Eerlen Troz looked at me with that type of look an exasperated adult gives another. “Milord, would you please tell my deluded sireling that magic is magic?”
Oh, hell. There are things you really don’t want to do, but I had to. “My culture has no magic.”
Troz and Almar – but I’ll note not Peaseblossom – stared at me as though I’d taken leave of my senses for good.
“No. Magic?” the archmagician asked.
“None. No magicians, no brotherhood of magicians, no spells, no suggestions, no compulsions.”
His jaw dropped again. When he managed to speak, he said, “How do you do anything?”
Right, well. What the heck do you do in that situation. I stood straight, squared my shoulders. The shades of Archimedes, Pythagoras, Galileo, Blaise Pascal, Isaac Newton, both the Curies, Einstein, Robarth, Miles Tuney, Fidelia and Johannes Antal, and a hundred others whose names wouldn’t come to my mind right then, stood at my back, hands on my shoulders making me strong.
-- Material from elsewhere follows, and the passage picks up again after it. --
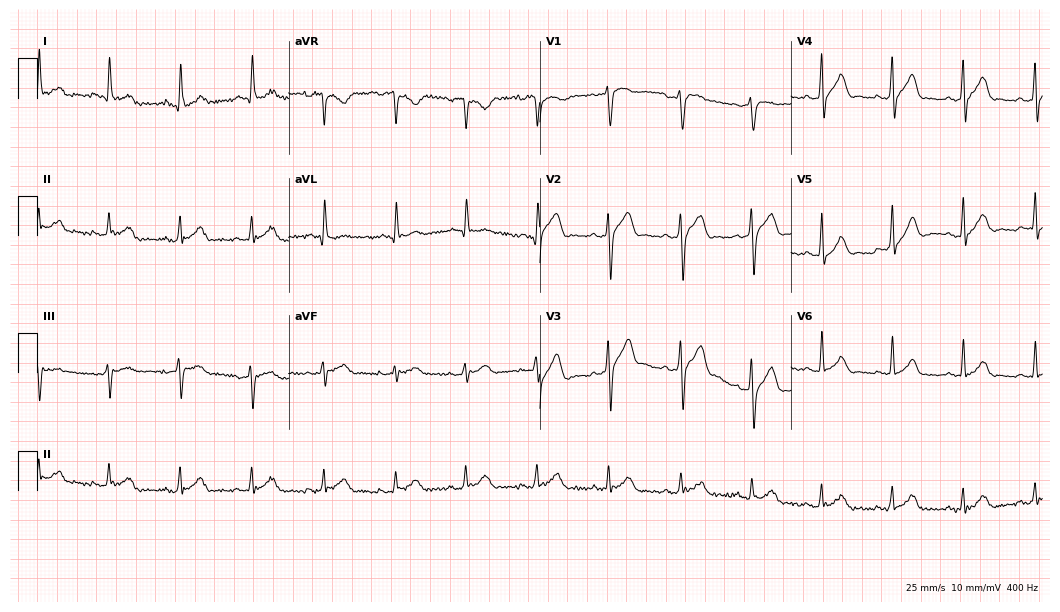
Resting 12-lead electrocardiogram (10.2-second recording at 400 Hz). Patient: a 46-year-old male. Read as a normal ECG.
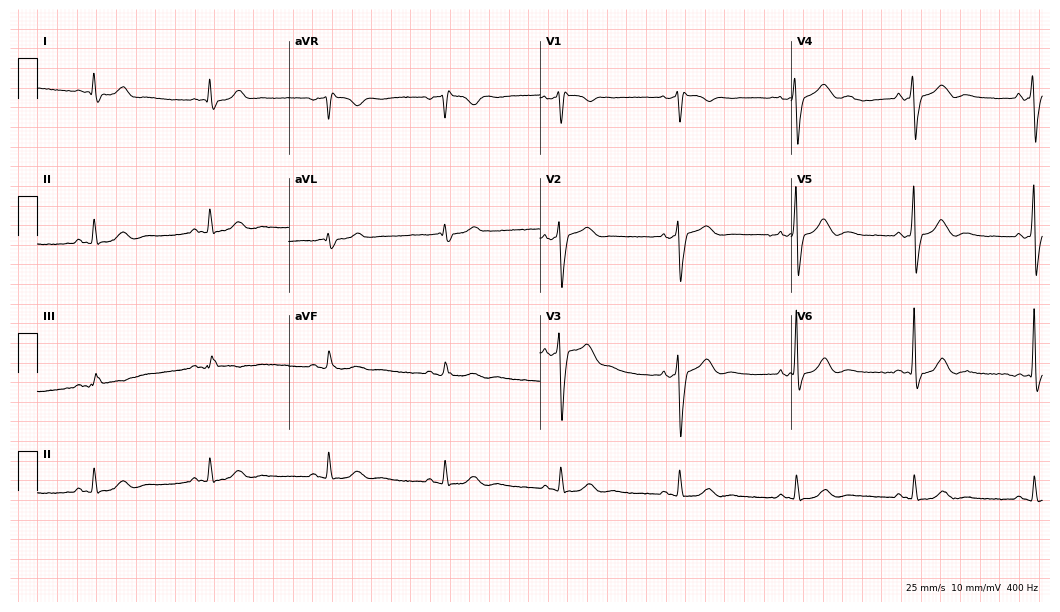
ECG (10.2-second recording at 400 Hz) — a 79-year-old male patient. Findings include right bundle branch block.

“We have science,” I said.
Which would have been an impressive declaration, and of course, got them falling at my feet in awe an abjuring their heretical creed, except that….
Yep, if you didn’t guess it before, you will now. What the translator nanos made come out of my mouth was “We have magic.”
Have you ever tried to look at your own mouth in stern disapproval? It’s not easy. It might not be possible. But whatever expression I was making made Troz and Almar look like, had they been standing and not had a fluffy cushion and the back of some kind of cabinet at their backs they would have taken a step back.
Their eyes definitely said, “Whoa, now!”
Meanwhile Peaseblossom coughed. Only I am not stupid, and no he didn’t. What the little traitor did was laugh. At me.
“That wasn’t the right translation. Sorry, my translating nanos seem to think that’s your only word for what we do. Let me explain.”
I started in the age of steam and tried to give them a fast retrospective of the wonders and marvels of science. I probably should have started with the Greeks. I would have too if I could remember Pythagoras doing more than calculating the size of fields, or one or the other of the weirder Greeks thinking that beans were humans in potentia.
And therein was the problem. I had an extensive and exquisite education, in the military arts, the history of the military, and then languages, and how to approach very different cultures, record their approach to things and—No, not a lot about science. Not since I’d left elementary education.
When I finished my summary, Eerlen Troz looked even more confused, and said, in a tiny voice “Your magic is powered by water boiled on coal, that makes machines move to make clothes. Lord Webson! None of that can be true.”